Меня поразило мужество Верочки и ее матери. Жилось им под румынами непросто. Верочкин отец был коммунистом, офицером Красной армии. Старший из ее братьев, Георгий, совсем еще мальчик, тоже успел послужить в Красной армии в начале войны. Он прибавил себе возраст, чтобы уйти на фронт. Попал в плен недалеко от дома под Николаевом, бежал, сумел добрался до дома. Конечно же, среди соседей нашлись «доброхоты», которые донесли румынам, что отец и брат Верочки — красноармейцы, а отец вдобавок еще и коммунист. Это грозило семье отправкой в лагерь, а Георгия могли расстрелять. Верочкина мать сумела отвести беду, как она сама выражалась: «отбрехаться от румын». Отца Верочки незадолго до начала войны назначили директором санатория для инвалидов, который находился недалеко от Одессы. Дел было много, и он жил в санатории, а домой наведывался только по выходным. Это позволило Верочкиной матери заявить, что она перед войной развелась с мужем и за его дела отвечать не может. Брат же сказал, что призвали его насильно и он при первом же удобном случае дезертировал. Нашлись друзья, бывшие у румын на хорошем счету, которые все это подтвердили. Семью оставили в покое, но жить все равно приходилось с большой опаской. Вдруг румыны снова придерутся? Вдруг кто-то напишет донос? Но Верочка с матерью жили и не унывали. «Все это когда-нибудь закончится, — говорила Верочкина мать. — Наше дело — дожить до этого дня».
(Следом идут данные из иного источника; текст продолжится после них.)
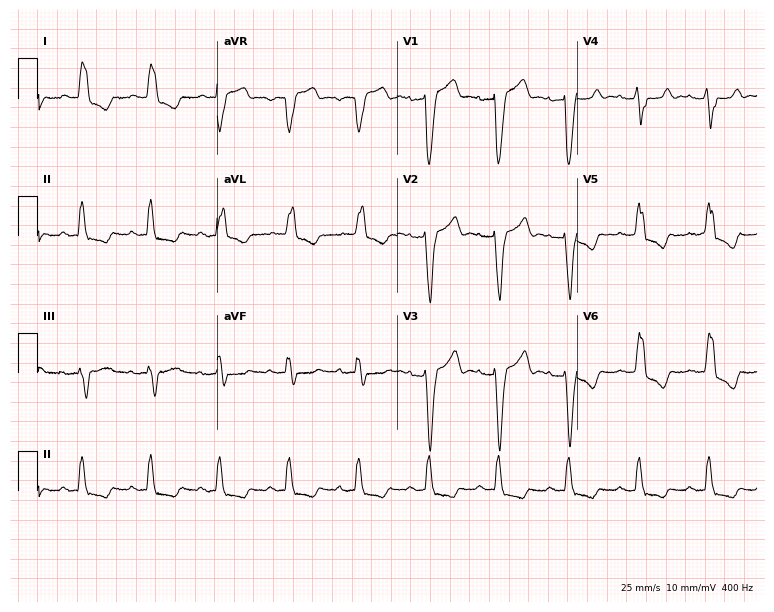
Resting 12-lead electrocardiogram (7.3-second recording at 400 Hz). Patient: a male, 77 years old. The tracing shows left bundle branch block.
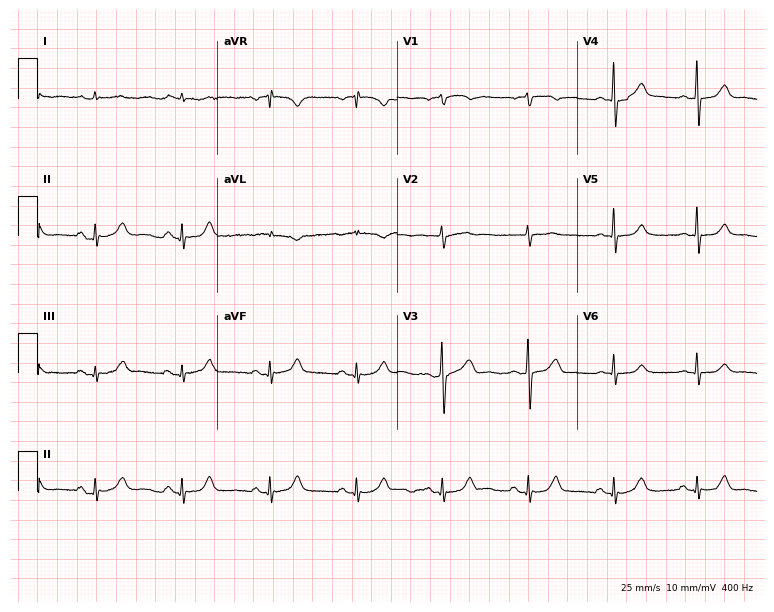
Resting 12-lead electrocardiogram (7.3-second recording at 400 Hz). Patient: a 70-year-old male. Read as a normal ECG.
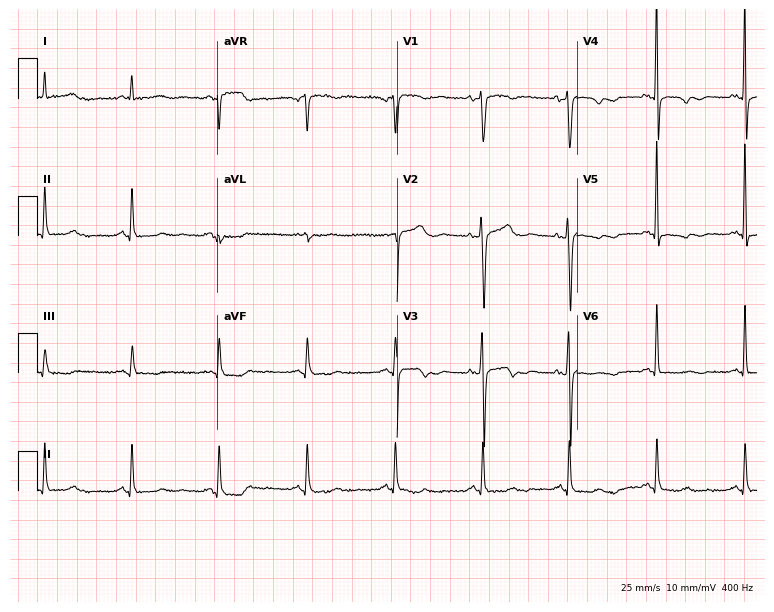
ECG (7.3-second recording at 400 Hz) — a female, 73 years old. Screened for six findings — first-degree AV block, right bundle branch block (RBBB), left bundle branch block (LBBB), sinus bradycardia, atrial fibrillation (AF), sinus tachycardia — none is recorded.

Дожить, выжить было тогда главной задачей. Я не мог понять, что произошло с людьми. Немцы творили неслыханные зверства, и румыны не отставали от них. Двадцатый век! Европа! А людей вешают на улицах и оставляют висеть в устрашение живым! Будучи в Одессе, я вспоминал, как румыны пришли в Кишинев в 1918 году. По сути дела, тогда тоже была оккупация. Пришли чужие солдаты и начали устанавливать свои порядки. Но те румыны были совсем другими, не такими как в 40-е годы. Не было облав, не было публичных казней, не было преследования евреев и цыган. В конце весны 1918 года в Кишиневе кто-то поджег румынские армейские склады. Говорили, что это дело рук большевиков. Но мы спокойно ходили по улицам и не боялись того, что нас схватят и повесят из-за этого поджога. Профессор Алексяну, преподававший когда-то право, подписывал приказы о казнях ни в чем не повинных людей, которых предавали смерти без следствия и суда. Примар Одессы Герман Пынтя, имя которого было знакомо мне еще с 1918 года, был сыном уважаемого в Кишиневе адвоката и офицером русской армии. Кто мог подумать о том, что Пынтя станет творить в Одессе? А румынских военных приходилось опасаться даже мне, обладателю румынского паспорта. Патрульный мог преспокойно выстрелить в человека, показавшегося ему подозрительным, не спрашивая документов и ничего не выясняя. Так, например, был убит мой знакомый, бухарестский коммерсант Никулае. Приехав в Одессу, он с непривычки сделал глупость — вышел на улицу ночью, во время комендантского часа. Возле здания сигуранцы на Канатной улице его застрелил часовой. Видимо, часовой решил, что перед ним партизан, который хочет кинуть бомбу в окно. У Никулае в Бухаресте остались больная мать, жена и трое детей.